Run the script again and look at the output of htop:

All 4 cores are now filled with vertical sticks meaning all 4 cores have 100% CPU usage.
在这里插入图片描述
Communication
The big issue with forking is that once we forked, the two processes have no common variables. If the child process does something useful (as opposed to the above example) and wants to tell the parent process about the results it cannot do it directly.

There are several solutions to this, for example they can communicate via a socket. This will enable two way and long term communication, but it can be a bit complex. If we only want the child process to send the results back to the parent we can let the child save the results in a file and the parent can read the file after the child terminates.

We will see it in another article: Speed up calculation by running in parallel
在这里插入图片描述

本文内容由网友自发贡献,版权归原作者所有,本站不承担相应法律责任。如您发现有涉嫌抄袭侵权的内容,请联系:hwhale#tublm.com(使用前将#替换为@)

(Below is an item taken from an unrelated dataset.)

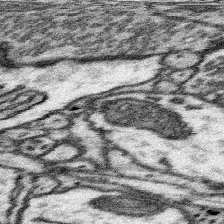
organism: Mouse
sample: Somatosensory cortex neuropil

Using fork in Perl to spread load to multiple cores 的相关文章

  • fork() 是如何工作的?

    我对fork真的很陌生 这段代码中的pid在做什么 有人可以解释一下 X 行和 Y 行的结果吗 include
  • 何时计划 (SELECT) 查询?

    在 PostgreSQL 中 什么时候计划 SELECT 查询 Is it 在报表准备时 或者 在处理 SELECT 开始时 或者 别的东西 我问的原因是 Stackoverflow 上有一个问题 相同的查询 两种不同的方式 性能截然不同
  • perl - 子进程向父进程发送信号

    我编写了以下代码来测试孩子和父母之间的信号传递 理想情况下 当子进程向父进程发出 SIGINT 时 父进程应该在新的迭代中返回并等待用户输入 我在 perl 5 8 中观察到了这一点 但在 perl 5 6 1 我被要求使用 中 父级实际上
  • Perl 脚本的 shebang 行应该使用什么?

    哪一个用作 Perl 脚本的 shebang 行更好或更快 perl perl exe fullpath perl perl exe partialpath perl perl exe 并且 当使用 perl 当它在特定系统上运行时 我如何
  • Perl `join` 生成多行字符串

    我有这个程序来对两个数组进行排序 usr bin perl w movies movies txt open FHD movies die could not open movies n movies
  • 子进程中的变量修改

    我正在研究科比和奥哈拉伦的作品Computer Systems A Programmer s Perspective 练习 8 16 要求程序的输出如下 我更改了它 因为他们使用了一个你可以在他们的网站上下载的头文件 include
  • 如何检测FTP文件传输完成?

    我正在编写一个脚本 用于轮询 FTP 站点上的文件并在可用时将它们下载到本地 文件由各个来源方随机存放到 FTP 站点 我需要一种方法能够在下载之前检测 FTP 站点上的文件是否已被源方完全传输 关于如何解决这个问题有什么想法吗 如果您可以
  • 使用perl创建层次结构文件

    我的任务是使用 perl 创建父子层次结构文件 示例输入文件 制表符分隔 记录将以随机顺序排列在文件中 父项 可能出现在 子项 之后 S5 S3 S5 S8 ROOT S1 S1 S7 S2 S5 S3 S4 S1 S2 S4 77 S2
  • 如何加速我的 Perl 程序?

    这确实是两个问题 但它们非常相似 为了简单起见 我想我应该把它们放在一起 Firstly 给定一个已建立的 Perl 项目 除了简单的代码优化之外 还有哪些不错的方法可以加速它 Secondly 用Perl从头开始编写程序时 有哪些好的方法
  • Perl:模板工具包的替代品

    我使用模板工具包来扩展现有的领域特定语言 verilog 已经超过 3 年了 虽然总的来说我对此感到满意 但主要的刺激性是 当出现语法 undef 错误时 错误消息不包含用于调试错误的正确行号信息 例如我会收到一条消息 指示 0 未定义 因
  • 如何只读取文件的第一行

    我已经用谷歌搜索了一段时间 但我找不到只读取文件第一行的函数 我需要读取文本文件的第一行并从中提取日期 Perl 新手 open my file lt filename txt my firstLine lt file gt close f
  • Perl 三元条件运算符内部赋值问题

    我的程序中的这段 Perl 代码给出了错误的结果 condition a 2 a 3 print a 无论价值如何 condition就是 输出总是3 为什么呢 Perl 中对此进行了解释文档 http perldoc perl org p
  • 在 Perl 中解析 RSS/Atom 的最佳库是什么? [关闭]

    Closed 这个问题正在寻求书籍 工具 软件库等的推荐 不满足堆栈溢出指南 help closed questions 目前不接受答案 我注意到XML RSS 解析器 http search cpan org dist XML RSS P
  • 如何使用 Perl 和正则表达式将 SQL 文档转换为 ColdFusion 脚本?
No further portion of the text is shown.